The observed difference in reaction rates of bases with the carbocation fragment arising from the S_N1-type C–F activation of 2c may help explain other anecdotal observations made in related systems which did not observe C–F activation using BCF. For example, Ozerov reported that BCF does not catalyse the hydrodefluorination reaction between benzotrifluorides and Et₃SiH, and Stephan reported BCF does not catalyse the Friedel–Crafts arylation of benzotrifluorides.^6a,b Our studies suggest that BCF is capable of S_N1-type C–F activation in benzotrifluorides and that it is the subsequent kinetic barrier arising from reaction with poorer nucleophilic reagents¹⁵ (e.g. hydrosilane, arene) that prevented any observable reaction occurring in these cases.
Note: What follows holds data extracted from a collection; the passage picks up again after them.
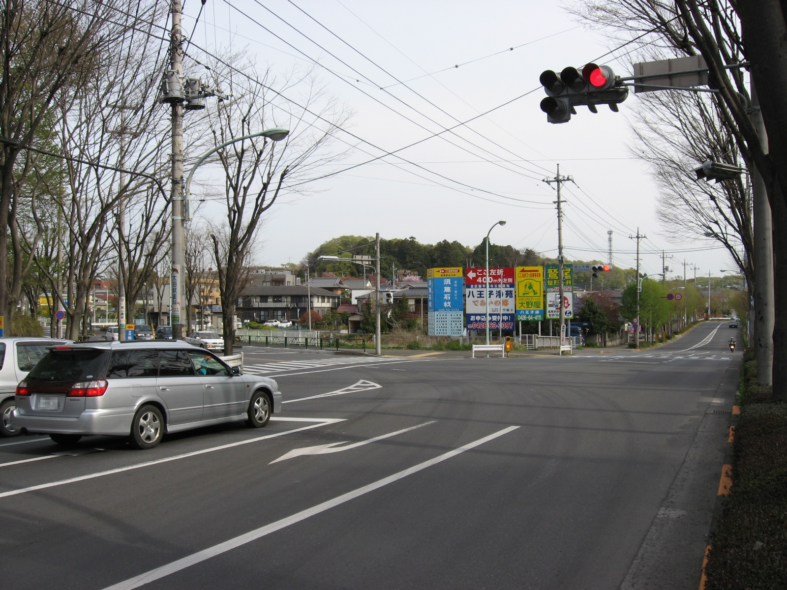 城山大橋交差点 (東京都道46号八王子あきる野線と東京都道61号山田宮の前線の交点)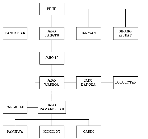 Struktur Pemerintahan Suku Baduy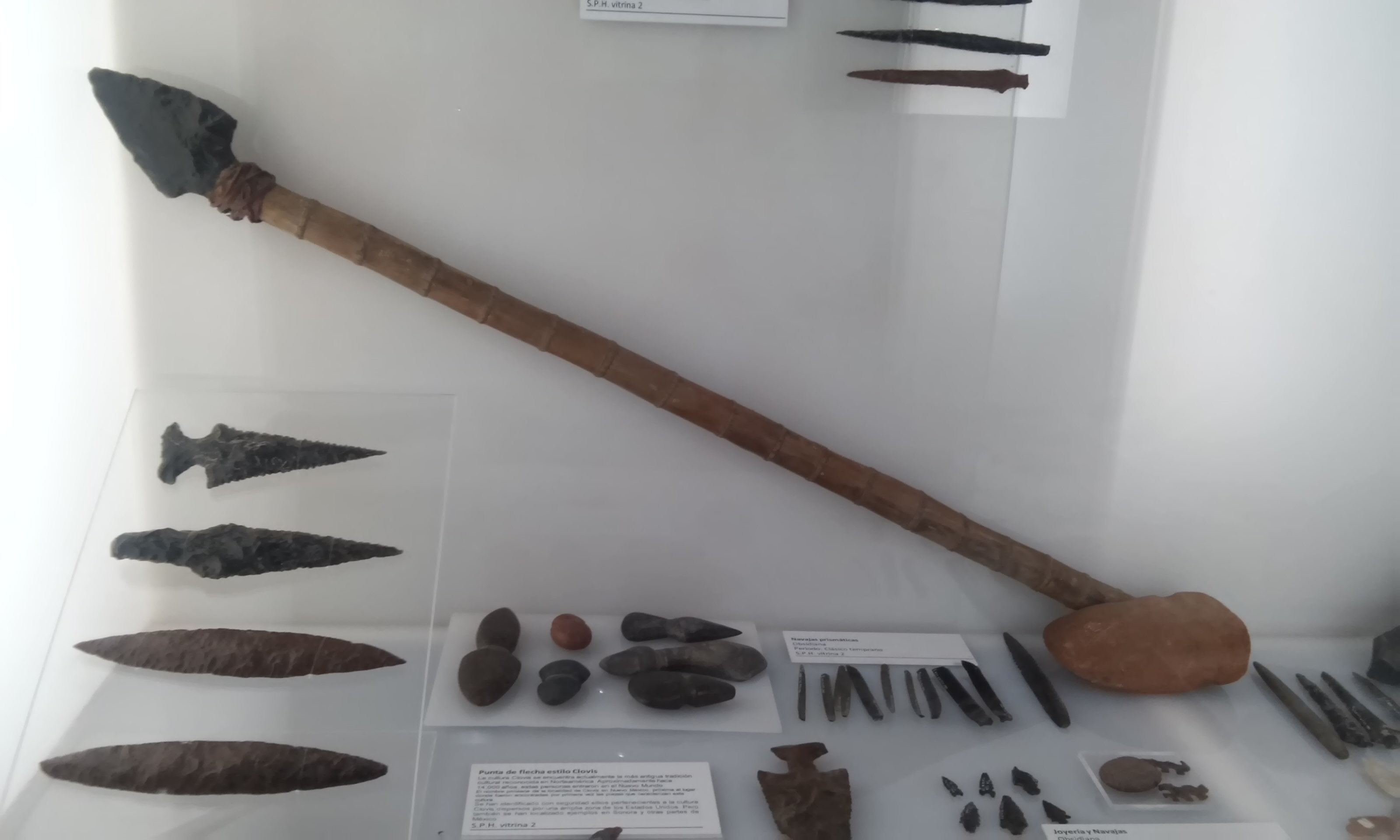 Puntas proyectil de tecuexes de Tepatitlan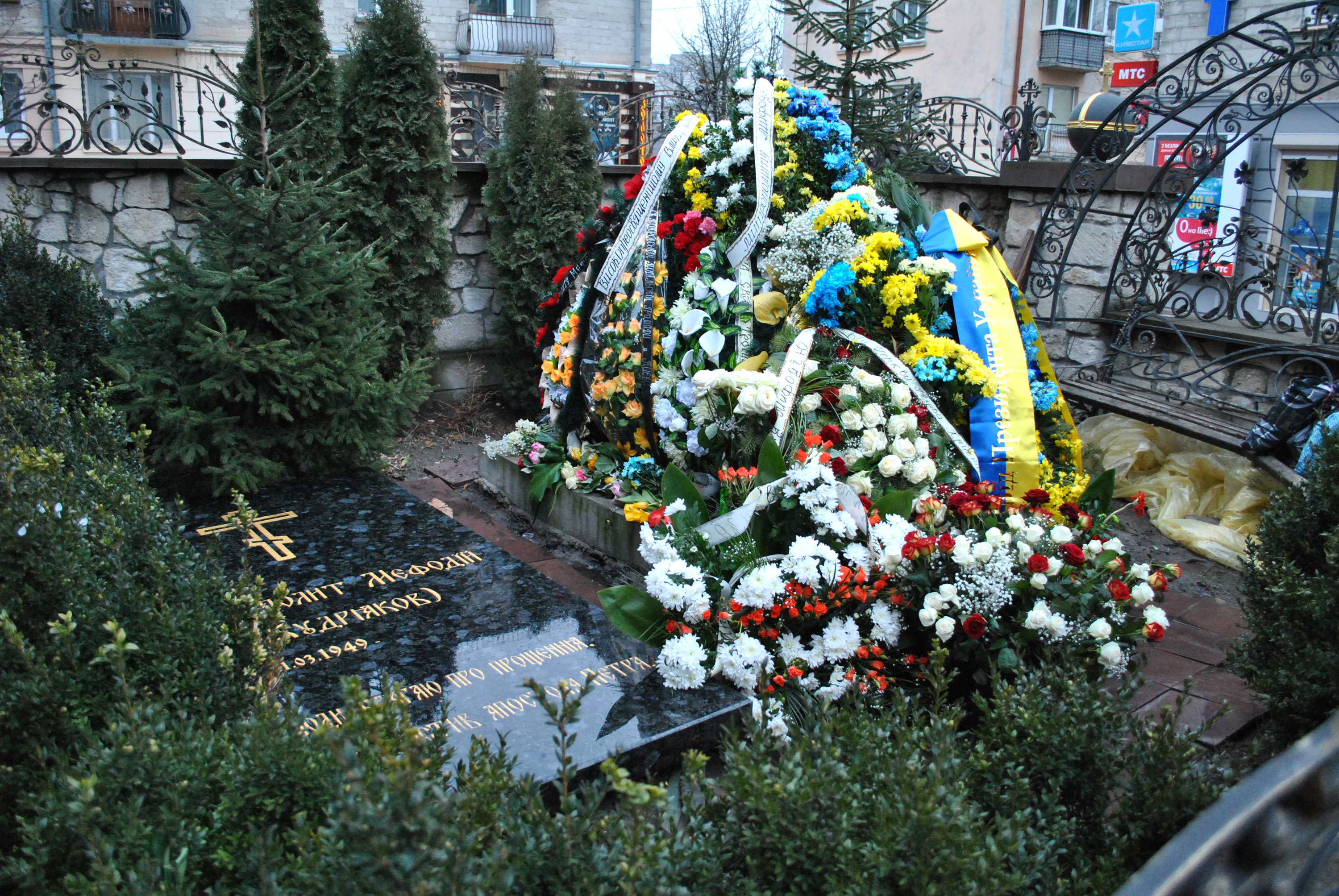 Могила предстоятеля Української автокефальної православної церкви, Митрополита Київського і всієї України Мефодія біля церкви Різдва Христового (м. Тернопіль).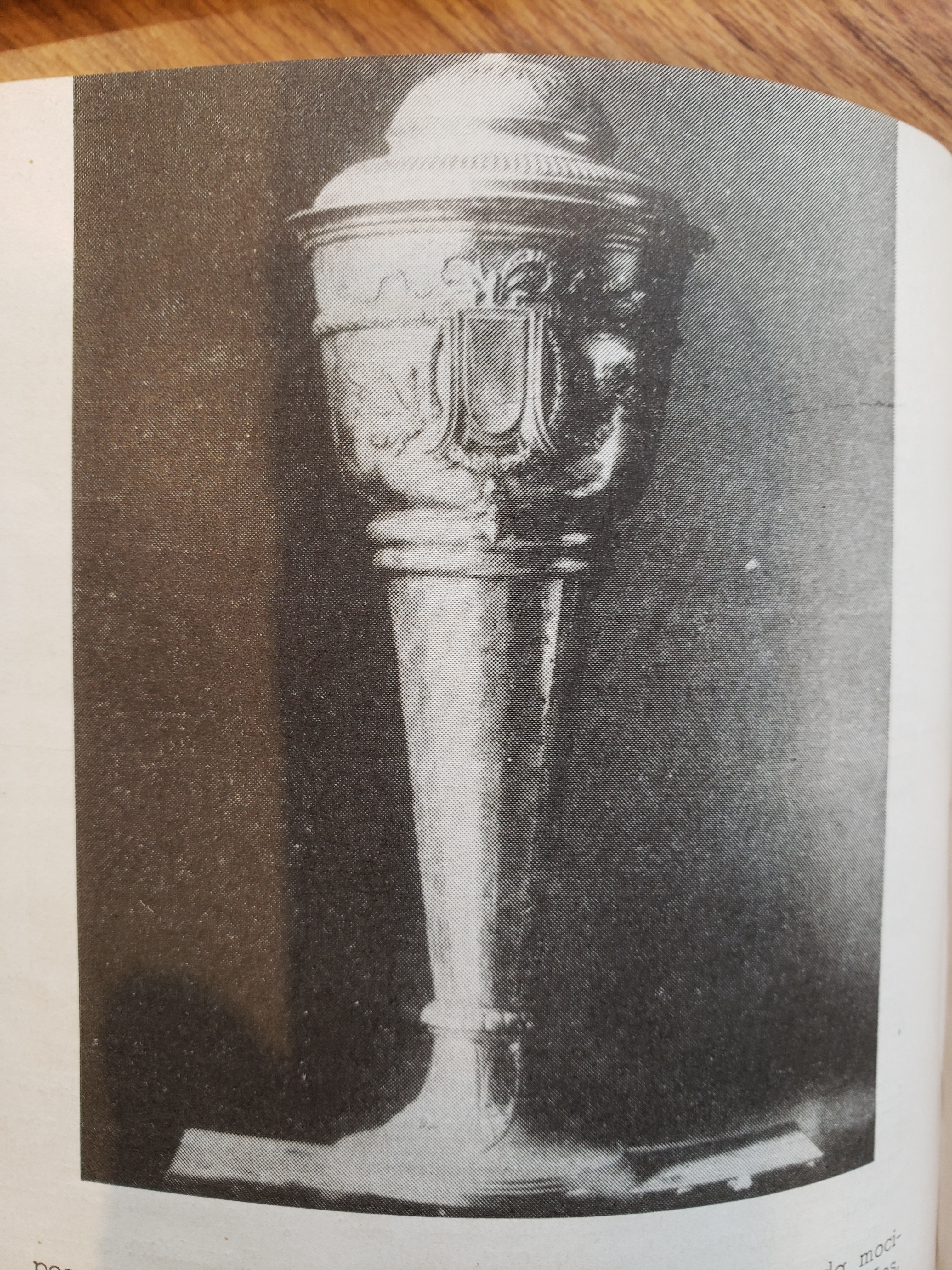 Taça Ioduran, primeira competição interestadual oficial do Brasil (1917-18-19), reproduzida a partir da Revista do Fluminense (oficial).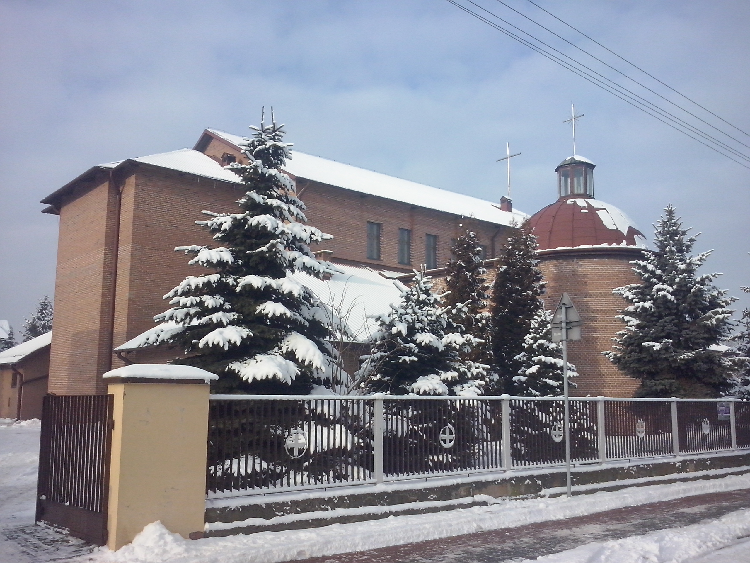 Płochocin (gm. Ożarów Mazowiecki, pow. warszawski zachodni, woj. mazowieckie) - kościół Św. Wojciecha Biskupa i Męczennika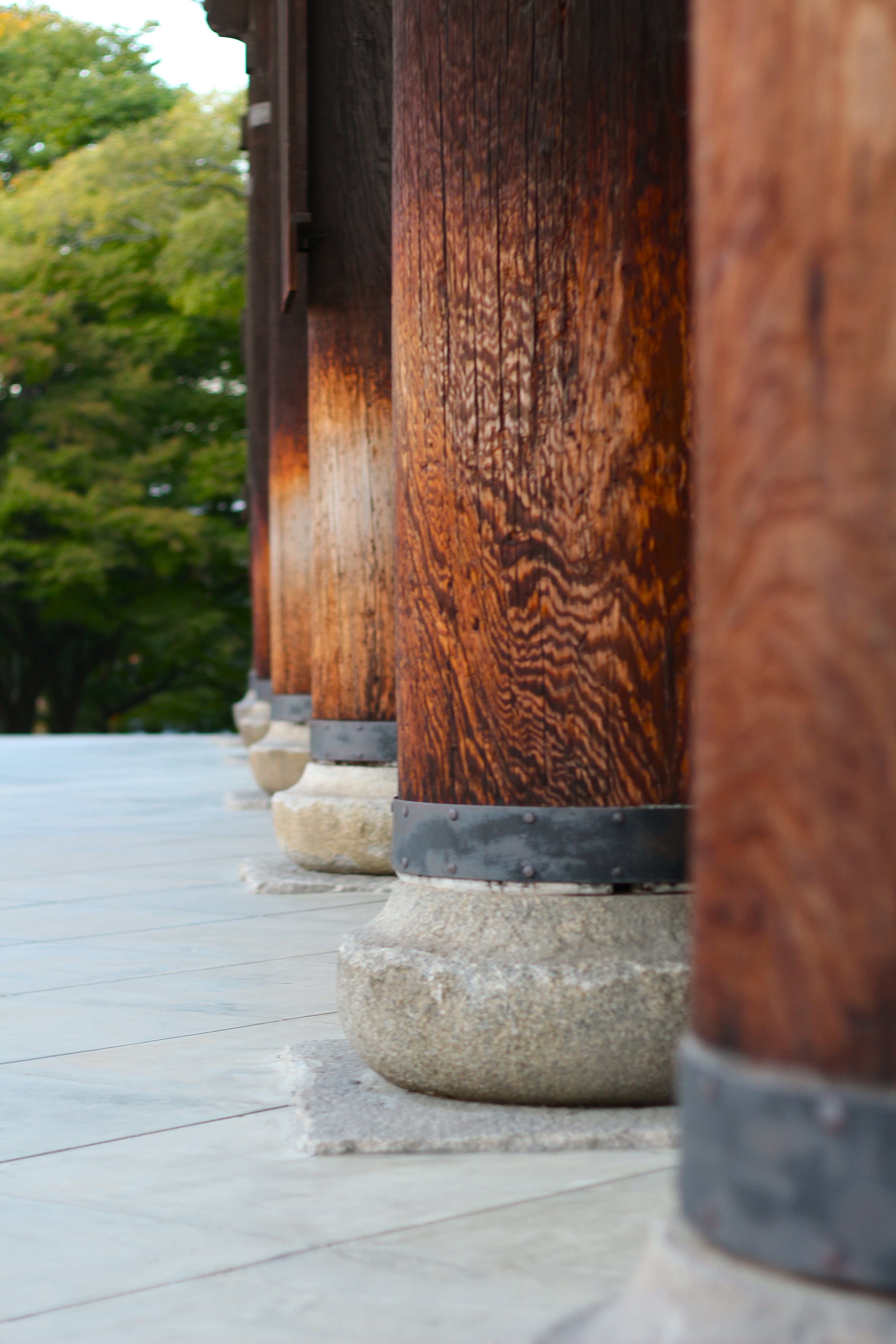 歴史を感じる三門の柱

That is, C–F activation is kinetically accessible with BCF but the thermodynamic instability of the initial product (i.e. [ArCF₂][BF(C₆F₅)₃]) may hinder the ability of weak nucleophiles to overcome the barrier for combination with the carbocation fragment.

Subsequent C–F activation (from where selectivity arises)

Pertinent to the development of FLP mediated selective C–F activation is obtaining an understanding of why the reaction is monoselective. Most substitutions of fluoride in CF₂R groups (R = H or F) result in dramatic decreases in remaining C–F bond activation energies in the products. For example, the BCF mediated C–F activation energy barrier in 2b is calculated to be 18.9 kcal mol⁻¹ (Fig. 2), while in BnF (the initial product of hydrodefluorination for 2b) it is calculated to be only 13.5 kcal mol⁻¹ (see ESI, Fig. S56†).

In the cases of secondary C–F activation at geminal positions in substrates with installed bulky TPPy and P(o-Tol)₃ groups, it might be expected that the approach of BCF would be sterically hindered resulting in an increase in the kinetic barrier, however, THT is an unassuming base, and we have shown that chemically equivalent distal C–F sites may also undergo selective activation using our approach. Thus, we suspected that the substitution of a fluoride in polyfluorocarbons with a neutral Lewis base might re-order the kinetic barriers for C–F activation in the starting materials and products through electronic factors.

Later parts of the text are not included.